Veja bem, não é que eu não goste das histórias de mistério clássicas. Mas ao contrário dos meus colegas de turma, que liam tentando adivinhar o assassino antes do final e comparavam as pistas como se fossem eles próprios Holmes, Poirot e Dupin, eu só curtia a leitura. Eu nunca fui nenhum gênio dedutivo e já naquela época me identificava muito mais com o detetive de Rey, investigando a morte de um cantor de bolero mulherengo, do que com aquela racionalidade anglo-saxônica.
Quando penso na relação que eu tive desde cedo com as histórias policiais, não é de se estranhar que já adulta, tenha me encantado pelos filmes Giallo e sua distorção da lógica de um quebra-cabeça cujas peças precisavam ser cientificamente encaixadas para fazerem sentido. Mais do que uma linha de raciocínio impecável, me fascinam as imagens da jovem bailarina de Suspiria tentando relembrar aquilo que ouviu quando entrou na Academia de balé no meio da chuva, assim como as pistas que surgem em sonhos em Faca no coração e O pássaro da pluma de cristal. Foi esse mesmo fascínio por uma história de crime em que as respostas não são todas dadas ao final que me fez escrever uma tese sobre os livros A esmorga, de Eduardo Blanco Amor e Balada da praia dos cães, de José Cardoso Pires.

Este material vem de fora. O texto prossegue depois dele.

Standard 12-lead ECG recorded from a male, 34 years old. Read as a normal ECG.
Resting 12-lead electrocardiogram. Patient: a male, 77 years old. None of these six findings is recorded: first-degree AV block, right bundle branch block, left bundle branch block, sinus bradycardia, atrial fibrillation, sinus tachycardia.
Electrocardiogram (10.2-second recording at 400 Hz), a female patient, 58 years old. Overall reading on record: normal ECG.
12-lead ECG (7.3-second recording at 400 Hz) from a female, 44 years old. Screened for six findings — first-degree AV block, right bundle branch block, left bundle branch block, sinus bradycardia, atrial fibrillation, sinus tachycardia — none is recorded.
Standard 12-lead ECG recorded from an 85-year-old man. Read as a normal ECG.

O primeiro, o relato de uma noite de bebedeira que termina com dois mortos e algumas navalhadas. O segundo, um corpo que surge no meio do areal, cujos assassinos são companheiros de luta política e a amante. Nas duas obras, a sensação de que andamos por um corredor escuro em que ouvimos vozes e sentimos corpos que correm por nós, sem que possamos ter certeza daquilo que percebemos. “Meu romance é uma valsa de conspiradores”, disse o Cardoso Pires, e eu repito essa informação em tudo que escrevo acerca desse livro, porque, acima de tudo, o autor quis contar uma história sobre o Salazarismo, porém, ao fazê-lo, não seguiu pelo caminho óbvio da busca de uma suposta fidelidade histórica - nenhum autor daquela geração o fez, na verdade. Ao escrever o primeiro grande romance sobre a ditadura de quase cinquenta anos, o autor de O delfim decide manter a escrita cifrada de sua obra anterior e caminhar pelos labirintos da investigação policial, sem um Sherlock Holmes de inspiração, mas um inspetor que mistura suas obsessões pessoas com o crime e, desse modo, devassa ao leitor o que se tornara a sociedade portuguesa após seus anos de fascismo.

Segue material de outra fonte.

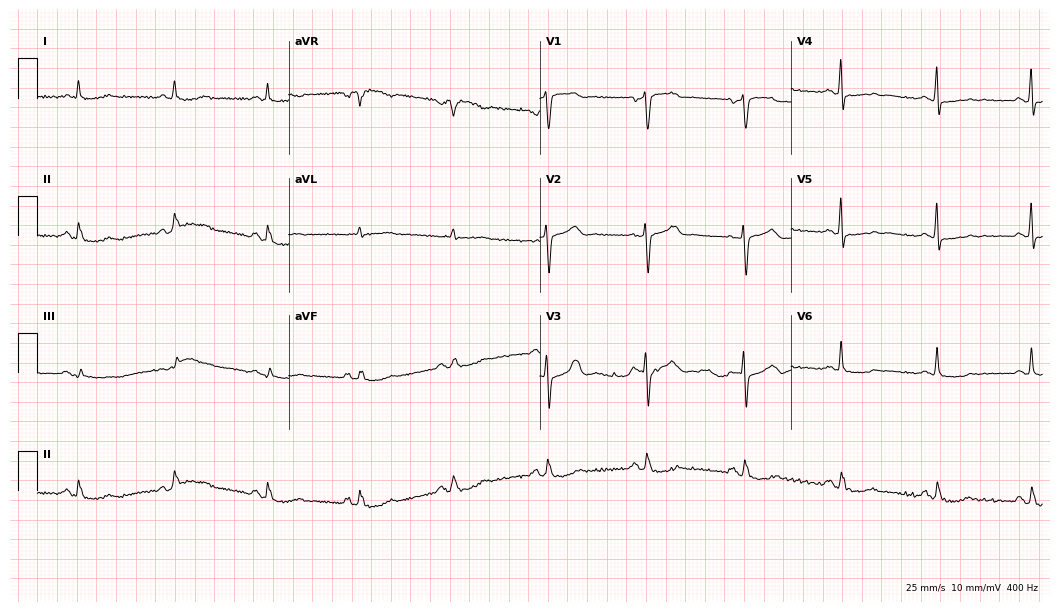
12-lead ECG (10.2-second recording at 400 Hz) from a 72-year-old man. Screened for six findings — first-degree AV block, right bundle branch block, left bundle branch block, sinus bradycardia, atrial fibrillation, sinus tachycardia — none is recorded. Only these six findings were labelled.

Cardoso Pires, condutor da valsa, em foto de Carlos Gil.
Escrever sobre Balada da praia dos cães me fez perceber que aquilo que me fascinava nos romances policiais não era o jogo intelectual de resolução do crime, mas o quanto da natureza humana se expõe nessas obras, principalmente seu lado mais violento. E aqui entra o meu principal palpite da razão dos romances policiais terem sido vilipendiados por tanto tempo, mas seu fascínio persistir e encontrar sempre novas formas de existir, cuja mais recente talvez seja todo o material acerca de True Crime, ou seja, crimes que de fato ocorreram no nosso mundo e são reapresentados de modo ficcional ou não. Assim como muitos dos aspectos de nossa vida, estes materiais true crime são problematizados. Entre os questionamentos, surgem denúncias efetivas da falta de empatia e bom senso na hora de narrar um enredo sobre gente de verdade que foi brutalmente assassinada, ou no mínimo uma certa dúvida do tipo “ será que a gente deveria fazer disso nosso entretenimento?”.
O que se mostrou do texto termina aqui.